Imagem um micrômetro sob a mesma ampliação para calibração e clique em Live View. Clique em Snapshot para obter uma imagem e salvar a imagem como um arquivo TIFF. Para calibrar as imagens da lente adquirida, em um programa de software apropriado de processamento de imagem, selecione a ferramenta de linha reta e desenhe uma linha de comprimento conhecido na imagem do micrômetro.

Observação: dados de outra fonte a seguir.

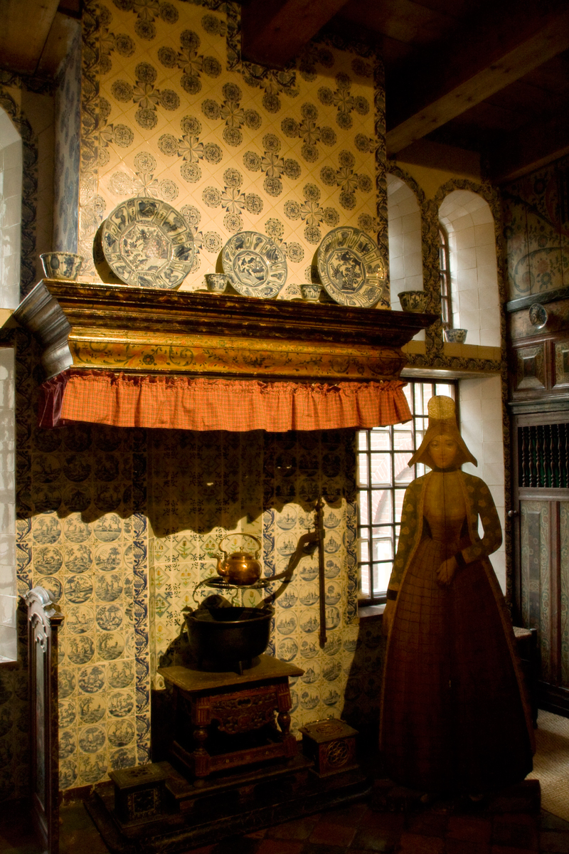 Hindelooper kamer Schouw, Hindelooper kamer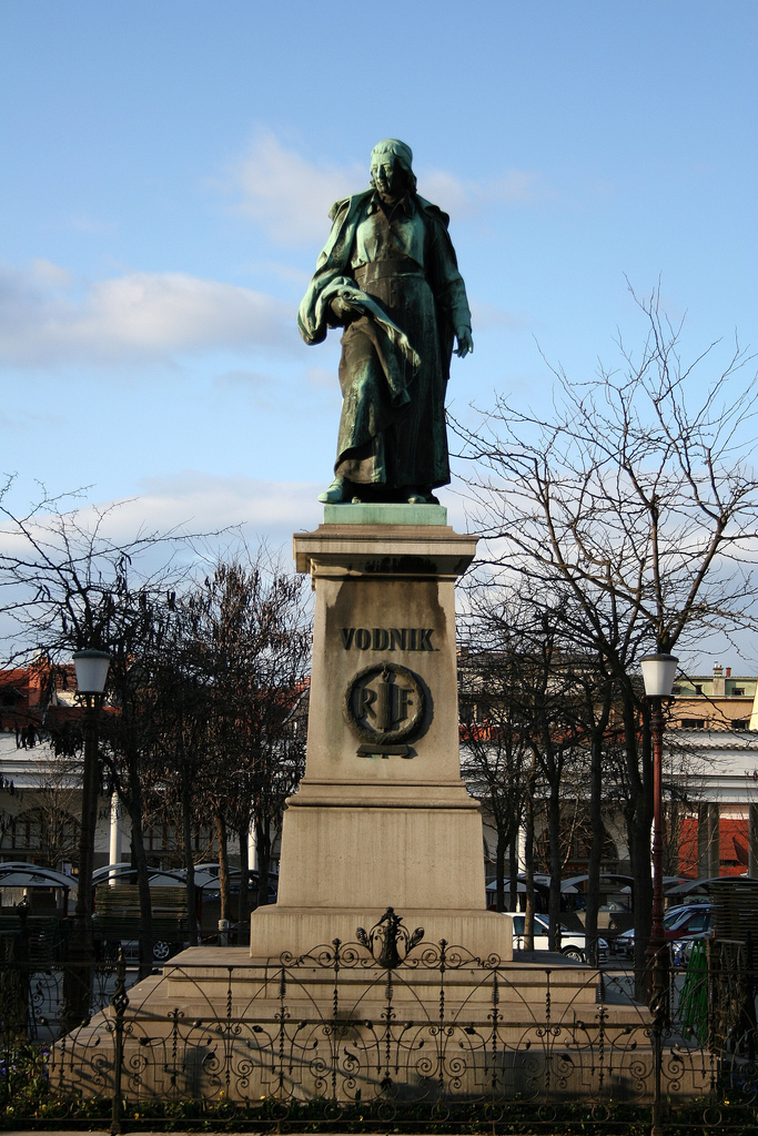 tržnica Ljubljana

Clique em Analisar e Definir escala e digitar a distância e unidades conhecidas, em seguida, selecione Calibração Global e clique em OK. Para medir a distância do centro do núcleo da lente até o polo anterior, identifique a localização da sutura da lente e use a ferramenta de linha reta para desenhar uma linha através do centro de imagens do núcleo da lente em uma orientação axial. O centro desta linha é o centro do núcleo das lentes. Desenhe outra linha deste ponto para o polo anterior da lente e selecione Medir no menu Analisar para medir a distância.
Desenhe outra linha do polo anterior para o polo posterior e meça essa distância como diâmetro da lente, em seguida, copie esses comprimentos da janela Resultados para uma planilha e calcule a localização normalizada do núcleo da lente em relação ao raio da lente. Por três dias após a fertilização, as suturas anteriores formam-se no polo anterior e a convergência marcante das células é claramente visualizada pela coloração da fábula das membranas celulares de fibra estreita em embriões fixos. A rotulagem celular de fibra ampla mais forte na membrana de lente localizada mApple transgênico permite visualização ao vivo de subdomínios de membrana, mas não tem a convergência sutural.
As suturas posteriores podem ser visualizadas tanto in vitro quanto in vivo em três dias após a fertilização. Em um plano equatorial, a faloideina rotula fortemente as células externas de fibra cortical, revelando uma forma hexagonal achatada. A falooidina é excluída do núcleo de lentes compactadas e do tipo selvagem e das lentes mutantes parecem indistinguíveis.
A forte rotulagem de células de fibra ampla em mosaicos mApple localizados em membrana de lentes revelam interrupções no volume celular dentro da lente mutante. Como a expressão transgênica não é limitada pela permeabilidade, alguns mosaicos revelam rotulagem do núcleo de lentes. Em animais do tipo selvagem, o núcleo das lentes começa mais perto do polo de lente anterior durante os estágios iniciais de desenvolvimento antes de centralizar durante a vida adulta.
Expressão de proteínas com marca verde em um hospedeiro transgênico no qual as membranas celulares fluoresce vermelho permite a localização simultânea da proteína, bem como a avaliação da morfologia das células de fibra in vivo. Os zebrafish são especialmente adequados para estudos in vivo. Usando as ferramentas descritas aqui, podemos sondar mecanismos de lentes, em grande parte estudados in vitro, em um sistema in vivo.